Furthermore, although I would be extremely surprised if TEC uses a vote in the next three years on international Anglican bodies, that will be out of respect for the Primates, rather than automatically – the Primates do not control these bodies. I would understand that not even the Primate of TEC can require this. Nor do the Primates control the ecumenical and interfaith bodies they mention. How did the Primates come to so patently overreach themselves?

Anglican bishops can sometimes (often?) sound like their Roman Catholic homonyms (or even like the pope!), giving the impression that they, rather than synods, govern the church. Primates, with double the plus-power of bishops, can sound even more so. But Primates are primus inter pares, first among equals on the bench of bishops. The primate of ACANZP is as subject to the church’s synodical governance as anyone else.

ACANZP has a unique polity (warned against in a previous Primates Meeting! – but hey, we’ve moved onto far more important matters – LGBTs). We have a team of three men sharing our primacy. Two of our sharing primates went to this meeting. Did ACANZP get one vote or two in this strange world where (not in the Anglican Communion) ACNA’s archbishop was offered a vote but did not take it (respect!), and if the former how did they proceed? How did our ACANZP Primate team vote for Addendum A 4?

Reminder 1 The Constitution of ACANZP makes no mention of The Primates Meeting, nor of the called-by-many “Instruments of Communion”. Our church’s Constitution simply declares:

the Anglican Communion, … is a fellowship of duly constituted Dioceses, Provinces or Regional Churches in communion with the See of Canterbury

Reminder 1a Not that it makes any difference (see Reminder 1), apparently this was not a Primates Meeting but a meeting of the Primates.

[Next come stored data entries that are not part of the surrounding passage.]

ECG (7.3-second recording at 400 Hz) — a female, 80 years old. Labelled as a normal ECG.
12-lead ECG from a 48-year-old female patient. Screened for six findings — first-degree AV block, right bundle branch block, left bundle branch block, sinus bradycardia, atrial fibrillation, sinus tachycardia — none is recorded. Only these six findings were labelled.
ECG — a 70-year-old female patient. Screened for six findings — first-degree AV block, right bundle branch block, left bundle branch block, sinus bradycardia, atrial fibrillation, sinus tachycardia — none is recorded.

Reminder 2 The Primatial team of ACANZP can in no way impose their decision, or any decisions made at Primates’ Meetings (or of meetings of Primates) on our church. They (as anyone) can attempt to persuade, but our church is governed by synodical processes, not by primates, nor by bishops.

It's a Communion JimReminder 3 The Episcopal Church is and remains a member of the Anglican Communion. I would posit that in many ways ACANZP is more in communion with TEC than it is with other parts of the Anglican Communion. All bishops in ACANZP can preside, preach, and share in ordinations in TEC, while some of our bishops, because of their gender, cannot function as bishops in, for example Central Africa, Melanesia, Nigeria, Papua New Guinea, South East Asia, our neighbouring Sydney archdiocese, and even, until recently, in the mother Church of England itself. I am not aware that all Primates gathered at communion together last week.

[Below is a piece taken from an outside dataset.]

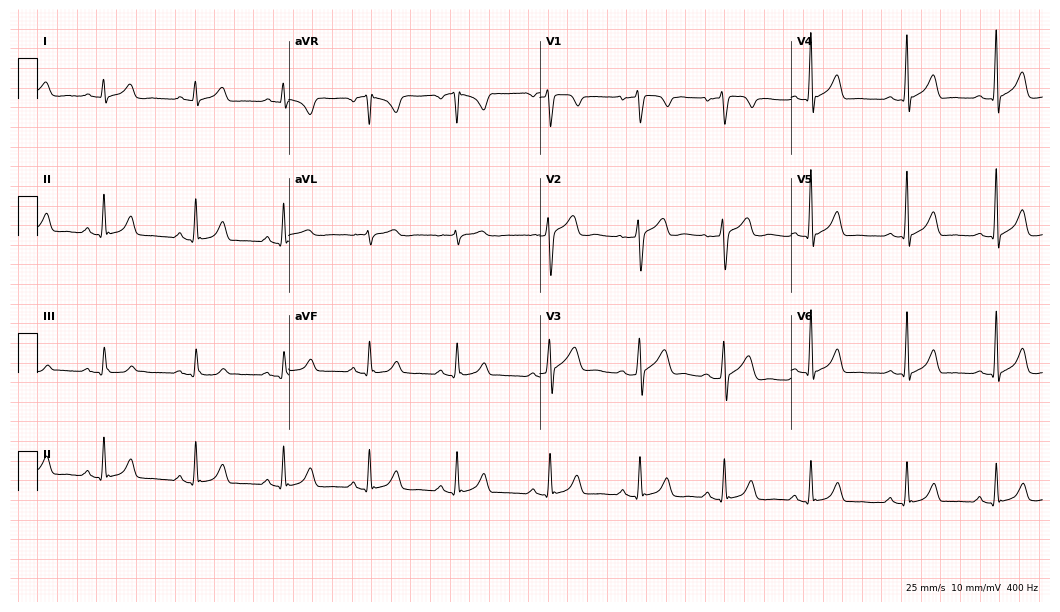
Resting 12-lead electrocardiogram (10.2-second recording at 400 Hz). Patient: a 29-year-old man. Read as a normal ECG.
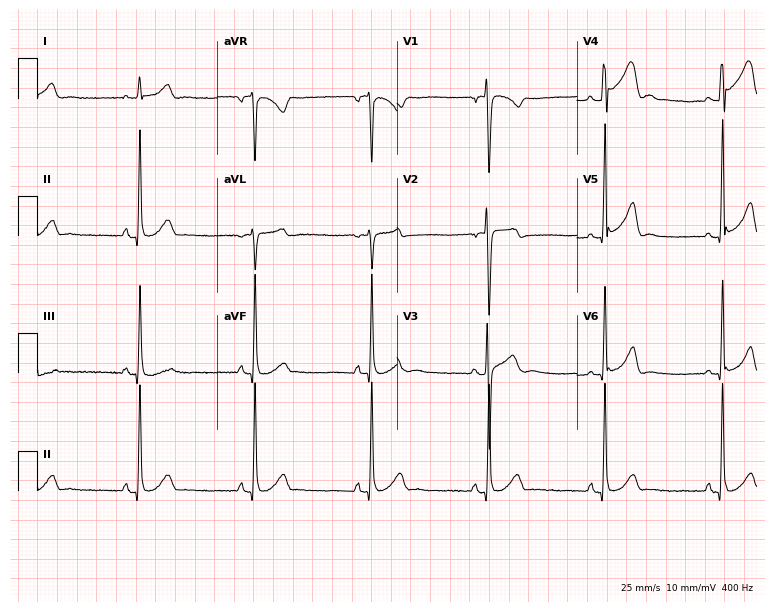
Resting 12-lead electrocardiogram. Patient: an 18-year-old male. The tracing shows sinus bradycardia (a sinus rate of 50 beats per minute or less).

Reminder 4 TEC retains representation in any committees, and can, even in the next three years, be asked to send representatives to various bodies “for a period of three years TEC …while participating in the internal bodies of the Anglican Communion”; in such cases it would have a voice but may choose to not vote “on any issues pertaining to doctrine or polity” until 2019 (the year before the 2020 planned Lambeth Conference).

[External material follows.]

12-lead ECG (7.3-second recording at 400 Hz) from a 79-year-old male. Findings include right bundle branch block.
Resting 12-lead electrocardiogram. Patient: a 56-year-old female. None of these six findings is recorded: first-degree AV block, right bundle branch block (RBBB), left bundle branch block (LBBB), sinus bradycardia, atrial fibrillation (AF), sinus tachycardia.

Reminder 5 There was a leak – If even Primates cannot hold to an agreed embargo, our so-last-year culture of secrecy is patently over. It is time for the church to move into the 20th century (sic). Knowledge must cease being power. Transparency must become the new black (and the new purple).

Reminder 6 The Primates’ statement uses language like “all of us” and “unanimous” but makes no mention that the Primate of Uganda walked out of the meeting on the second day after getting no traction for his resolution for “the Episcopal Church USA and the Anglican Church of Canada to voluntarily withdraw from the meeting and other Anglican Communion activities until they repented”. At the Friday press conference (video below), the Archbishop of Canterbury indicated, in the penultimate topic, that he had no idea why the Primate of Uganda left, and he had not been spoken to about this. Archbishop Stanley Ntagali’s statement on his leaving is here. It is also notable that other GAFCON primates did not follow Archbishop Stanley Ntagali’s example. This will not be lost on GAFCON supporters.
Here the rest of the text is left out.